Réseaux neuronaux hybrides. - page 20

 
rip >> :

MSE

Étrangement, lorsque j'ai commencé à appliquer ce même outil à forex avec MSE, cela n'a pas fonctionné. Vous devez appliquer une erreur complètement différente je pense.

 
registred >> :

Étrangement, lorsque j'ai commencé à appliquer ce même outil à forex avec MSE, cela n'a pas fonctionné. Vous devez appliquer une erreur complètement différente je pense.



OK, lequel ? Dans le cas d'un apprentissage avec un professeur, je pense que l'EMS est suffisant.

 
rip >> :

OK, lequel ? Dans le cas d'un apprentissage avec un professeur, je pense que l'EMS est suffisant.


J'y pense. Mais je sais avec certitude que MSE n'est pas bon. Du moins pour moi, pour la raison indiquée ci-dessus. Je crois que pour un réseau neuronal, l'enseignant (la règle) est l'erreur, car c'est un approximateur universel, nous devons en quelque sorte déterminer l'étendue de cette approximation, la qualité de l'approximation, en tenant compte du rendement du marché, pour amener la série à une forme plus stationnaire, pour ainsi dire. Si vous avez des idées à ce sujet, nous pouvons en discuter.

 
registred >> :


J'y pense. Mais je sais avec certitude que MSE n'est pas bon. Du moins pour moi, pour la raison mentionnée ci-dessus. Je crois que pour un réseau de neurones le professeur (règle) est une erreur, comme c'est un approximateur universel, il faut en quelque sorte déterminer le degré de cette approximation, la qualité de l'approximation, en tenant compte des rendements sur le marché, pour amener la série à une forme plus stationnaire, en quelque sorte. Si vous avez des idées à ce sujet, nous pouvons en discuter.

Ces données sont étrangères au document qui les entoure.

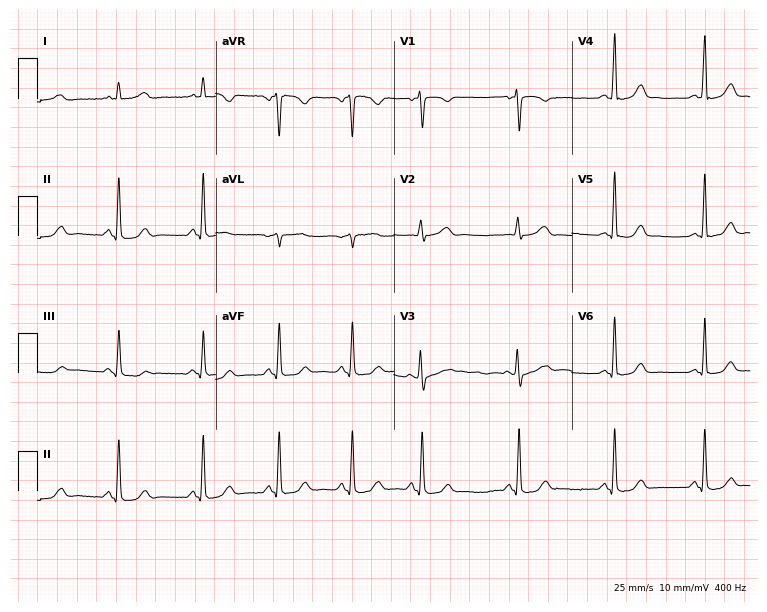
Standard 12-lead ECG recorded from a 30-year-old female patient. Read as a normal ECG.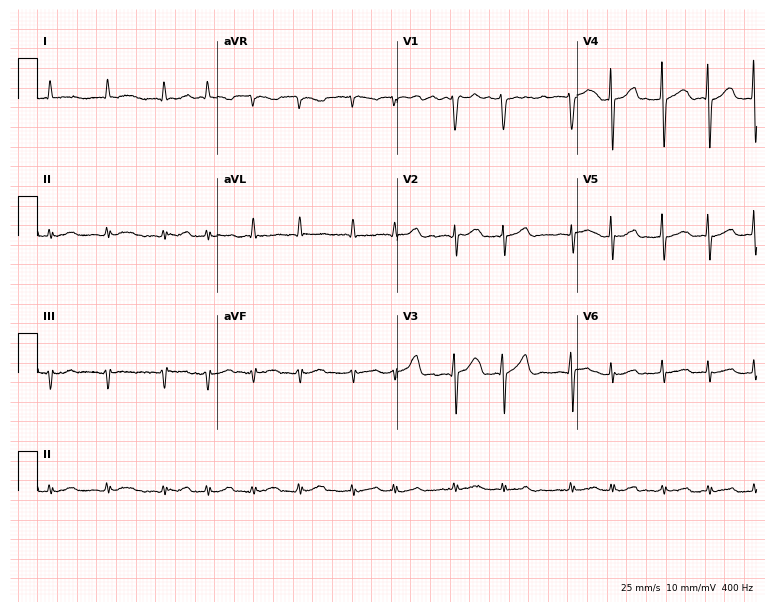
12-lead ECG from an 83-year-old female. Shows atrial fibrillation.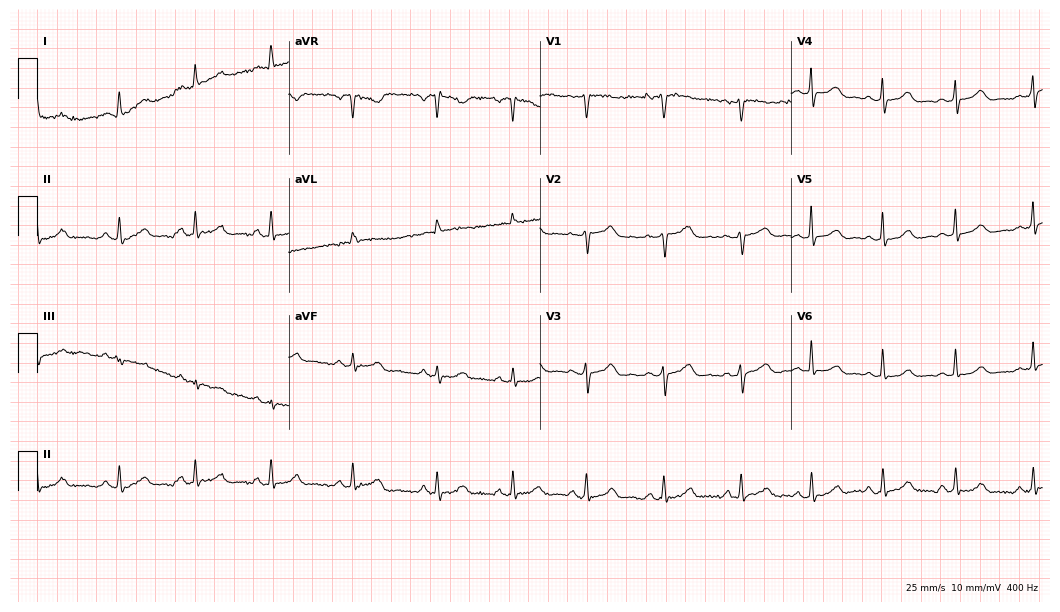
12-lead ECG (10.2-second recording at 400 Hz) from a female, 61 years old. Labelled as a normal ECG.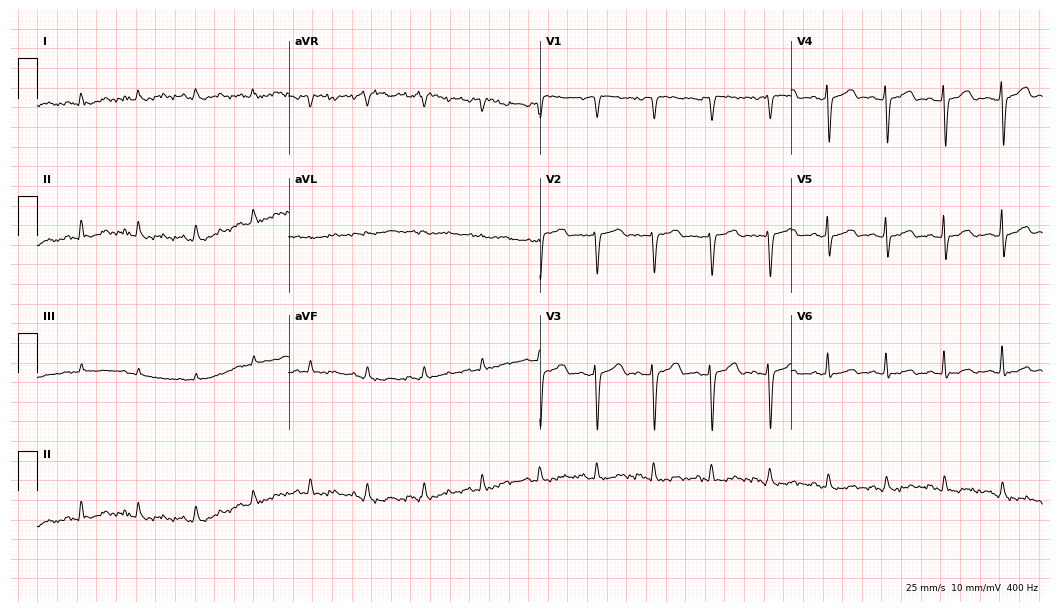
12-lead ECG (10.2-second recording at 400 Hz) from a female patient, 80 years old. Screened for six findings — first-degree AV block, right bundle branch block, left bundle branch block, sinus bradycardia, atrial fibrillation, sinus tachycardia — none is recorded. Only these six findings were labelled.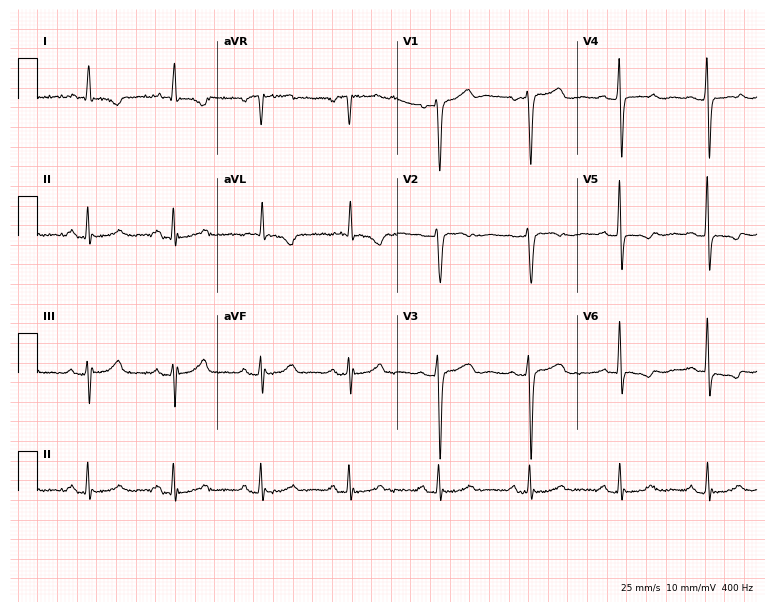
12-lead ECG from a female, 61 years old (7.3-second recording at 400 Hz). No first-degree AV block, right bundle branch block, left bundle branch block, sinus bradycardia, atrial fibrillation or sinus tachycardia recorded for this tracing. Only these six findings were labelled.

Si un nombre pouvait être amené à une forme stationnaire, je pense qu'il n'y aurait pas de forex en tant que tel :)

 

En bref, les gens ont déjà eu des exemples d'applications réussies des réseaux neuronaux, nous devons travailler sur ce point encore plus rapidement.

 
registred >> :

En bref, les gens ont déjà eu des exemples d'applications réussies des réseaux neuronaux, nous devons travailler sur ce point encore plus rapidement.

Pourquoi il y en a eu, il y en a. Si ma mémoire est bonne, en 2007, Better a gagné avec une NS probabiliste.

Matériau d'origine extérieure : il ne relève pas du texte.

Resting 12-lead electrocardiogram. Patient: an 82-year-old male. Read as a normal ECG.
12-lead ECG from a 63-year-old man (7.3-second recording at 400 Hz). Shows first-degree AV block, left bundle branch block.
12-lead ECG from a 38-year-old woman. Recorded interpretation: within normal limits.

La tâche du réseau était de prédire le mouvement du parcours.

 
rip >> :

Pourquoi il y en avait, il y en a. Si ma mémoire est bonne, en 2007, Better a gagné juste avec une NS probabiliste.

La tâche du réseau était de prédire le mouvement du parcours.



Oui, je l'ai lu. Le réseau probabiliste a un gros problème, il est sensible au bruit dans les données. En termes simples, elle est peu empirique, contrairement à BackProp et aux autres méthodes itératives.

 
registred писал(а) >>

Le réseau probabiliste a un gros problème, il est sensible au bruit dans les données.

Pouvez-vous nous en dire plus ? Je pense que j'ai vu différents points de vue dans la littérature.

 

Le VNS est moins sensible au bruit dans les données, par rapport à des méthodes similaires (par exemple k-NN), mais par rapport au MLP et aux méthodes similaires, l'image est probablement inversée...

 
lea >> :

Pouvez-vous nous en dire plus ? Je pense que j'ai vu différents points de vue dans la littérature.


Et quel est le paramètre à régler à cet endroit ? Sigma ? Comment allez-vous l'ajuster ? Comment trouver la solution optimale ? Ce sont des questions qui ne sont pas tout à fait claires pour moi. Une autre chose est que pour MLP seul le type d'erreur est un paramètre essentiel, j'y insiste néanmoins. Bien sûr, le MLP se bloque dans le minimum local et il existe des méthodes pour le combattre. Dans tous les cas, la solution optimale pour les MLP peut être trouvée non pas en trouvant le minimum global pour de nombreuses tâches. Si vous avez quelque chose qui fonctionne avec PNN, c'est une très bonne chose.